The relevant-memories recall mechanism retrieves memories based on semantic relevance without filtering by sender_id scope. This causes private memories from one user to be injected into another user's conversation context.

Steps to Reproduce

  1. User A (sender_id: ou_A) has private memories stored in their session/memory files
  2. User B (sender_id: ou_B) starts a conversation with the bot
  3. User B's conversation context receives User A's private memories due to high semantic similarity
  4. User B can read User A's confidential data, business information, or private self-reflections

Expected Behavior

Memory recall should be scoped to the current user's sender_id.

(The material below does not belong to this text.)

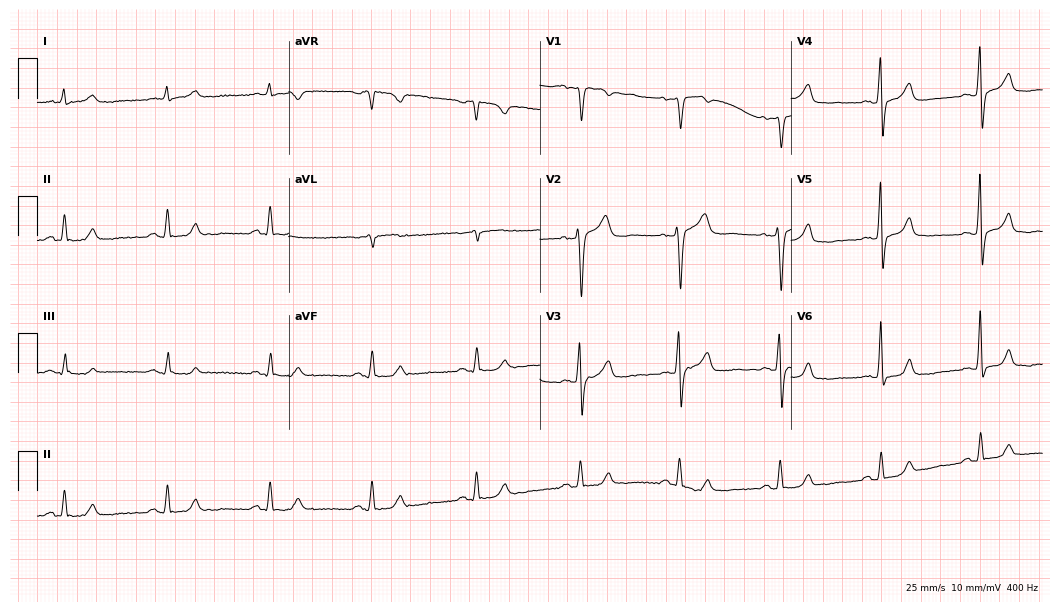
ECG (10.2-second recording at 400 Hz) — a male, 77 years old. Screened for six findings — first-degree AV block, right bundle branch block (RBBB), left bundle branch block (LBBB), sinus bradycardia, atrial fibrillation (AF), sinus tachycardia — none is recorded.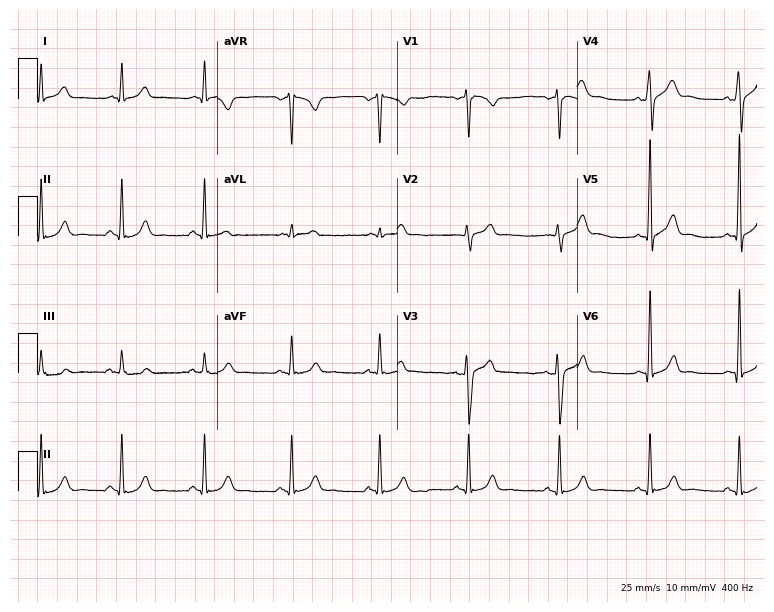
Resting 12-lead electrocardiogram (7.3-second recording at 400 Hz). Patient: a 39-year-old male. Read as a normal ECG.

Cross-user memory injection must not occur.

Actual Behavior

The relevant-memories recall mechanism operates at a global semantic level, ignoring the sender_id of the requesting user. Memories from any user with high semantic relevance to the query are injected regardless of user identity.

Impact

  • Severity: P0 Security — Privacy violation
  • Affected: All multi-user deployments
  • Data at risk: Private business data, personal reflections, confidential project information, authentication credentials stored in memory files

Environment

  • OpenClaw version: 2026.5.7
  • Channel: Feishu (multi-user)
  • OS: Linux

Additional Context

The issue was reproduced in a production environment where one user's private memories (including business data from a TPE factory, project management methodology, and personal self-reflections) were injected into another user's conversation session.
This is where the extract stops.